The Women’s Climb is a program put on by Exum Mountain Guides, entirely for women and with women guides from Exum and Jackson Hole Mountain Guides. The women in the group ranged in age from 19 to 63, representing six decades. They came from Jackson, Victor, Salt Lake City, Seattle, Indianapolis, Colorado, Maryland and Florida. All had gazed up at the Grand Teton and wondered if they could climb it. Now they were going to find out — if the weather cooperated.

 

Rucker looks at the summit of the Grand Teton every day. She can see it from her house. On her first attempt, the voice in her head telling her she couldn’t do it was impossible to ignore, and she turned around in the cold dark, exhausted after a poor night of sleep.

 

Her failure last summer turned into a confidence booster for her this year. She already knew what to expect. She trained smarter. Two summers ago she hiked uphill at the ski resorts, and took gondolas or chairlifts down. This summer, if she hiked up, she hiked down, and carried a heavy pack.

 

Rucker’s daughter, Mango, trained hard, too, dialing in her climbing skills at a climbing gym and hiking as much as she could.

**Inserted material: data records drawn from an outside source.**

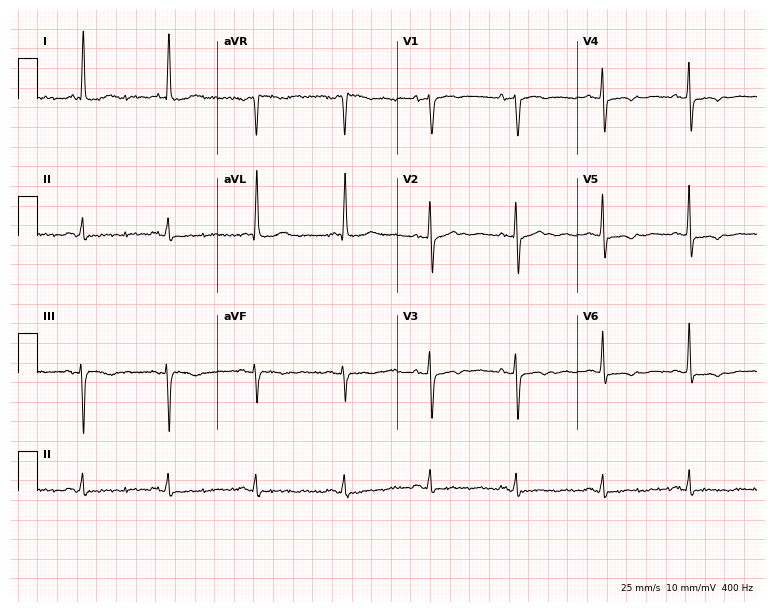
ECG — a 73-year-old female patient. Screened for six findings — first-degree AV block, right bundle branch block (RBBB), left bundle branch block (LBBB), sinus bradycardia, atrial fibrillation (AF), sinus tachycardia — none is recorded. Findings outside these six are not listed.
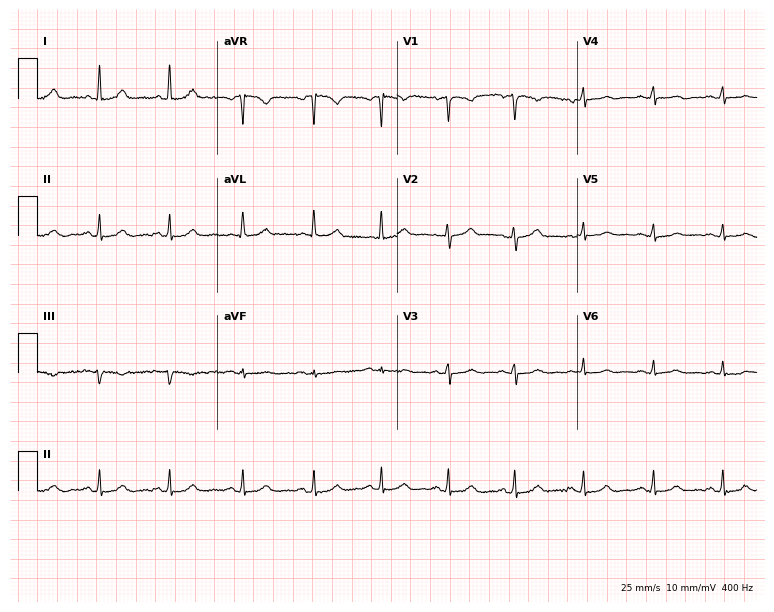
ECG (7.3-second recording at 400 Hz) — a female patient, 53 years old. Labelled as a normal ECG.
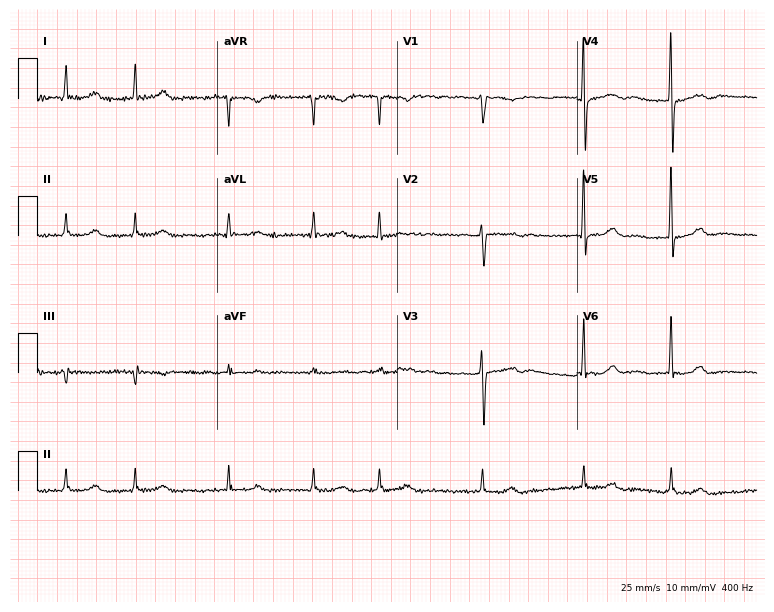
ECG (7.3-second recording at 400 Hz) — a man, 83 years old. Findings include atrial fibrillation (AF).
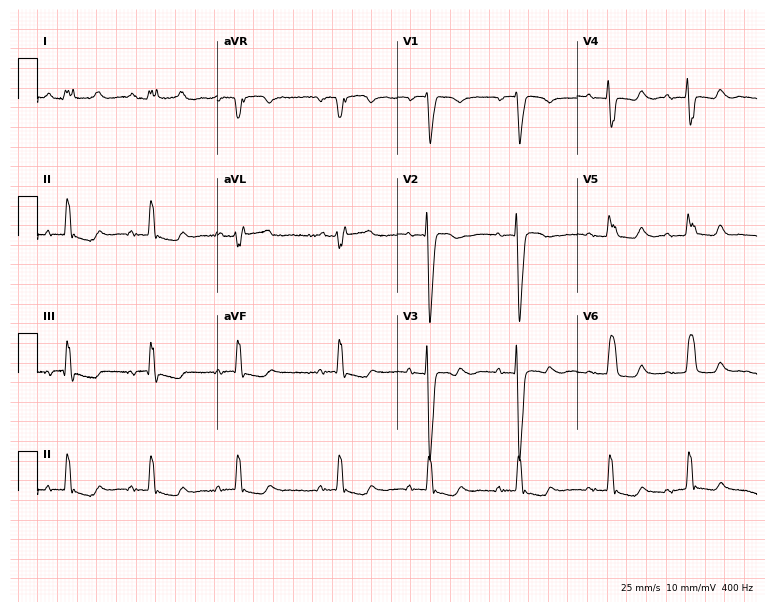
Resting 12-lead electrocardiogram (7.3-second recording at 400 Hz). Patient: a female, 82 years old. The tracing shows left bundle branch block (LBBB).

Having to do it all in Maryland made her nervous. “I trained at sea level, so the altitude is a little intimidating,” she said. “But that’ll be OK. … I tell myself I’ve done harder things.”

 

Rucker and Mango are Army veterans, having served in various locations stateside and abroad. Rucker studied engineering at West Point, spending three of her five years of active duty in Germany. She then took the helm of a private company that made systems for all branches of the military.

 

After selling the company, Rucker got involved in robotics and artificial intelligence at Carnegie Mellon University and now mentors startup companies. She and her husband raised their five girls in Pittsburgh. When their youngest graduated from high school in 2020, they sold their house and moved to Jackson, an ideal location now that their daughters are spread out from coast to coast. That’s when Rucker’s fascination with the mountain outside her window began.

 

The women who already had reached the Exum Mountain Guides hut on the Lower Saddle burst into cheers when Rucker and Mango entered it around 6 p.m. Saturday, Aug. 24. A “C-E-L-E-B-R-A-T-E” sign hung from the ceiling, and party hats perched on people’s heads. But the altitude had taken its toll on Mango, and after discussing the situation with her guide, she decided to stay at the hut while the rest of the group attempted the climb the next morning. Mango felt she had pushed herself harder than she thought possible, and she didn’t want to be a distraction to her mother.

 

After a scant few hours’ sleep, the guides turned on the lights in the hut at 3:30 a.m., and the women groggily got out of their sleeping bags and prepared for the challenge ahead. Helmets and harnesses on, they applied glitter to their faces to keep the party going. The climbers started out in small clusters, two or three per guide. Rucker was near the rear, along with two sisters, one of whom turned back at the same place Rucker had the summer before, also foiled by the altitude.

 

Other than a few snow flurries — appropriately termed “sky glitter” by one participant — the mountain remained dry but cold. The 10 remaining climbers and five guides made their way up the Owen-Spalding route, avoiding patches of snow and ice. The rising sun was a welcome counterbalance to the wind that whipped past them as they climbed higher and higher.

 

A friend of Rucker asked her if looking up and seeing how much farther she had to go was daunting, but Rucker said it never even occurred to her. The guides had given her all the skills she needed, and she had done the work to train. She focused on the next step, the next handhold, the next foothold. And all of a sudden, she was there!

 

Rucker wishes she could bottle the amazing feeling of standing atop the Grand Teton so she could relive the experience of being at 13,770 feet, looking down at her house. Rucker thought to herself, “This is what she sees when she looks down at me,” explaining that the Grand Teton had always been a “she” in her mind.

 

Rucker brought an American flag to re-create the classic picture of Geraldine Lucas standing on the Grand Teton. Lucas was the second woman to climb the peak in 1924. Rucker’s flag rests now on the bookshelf in her office, properly folded, and every time she sees it she remembers where both she and the flag have been.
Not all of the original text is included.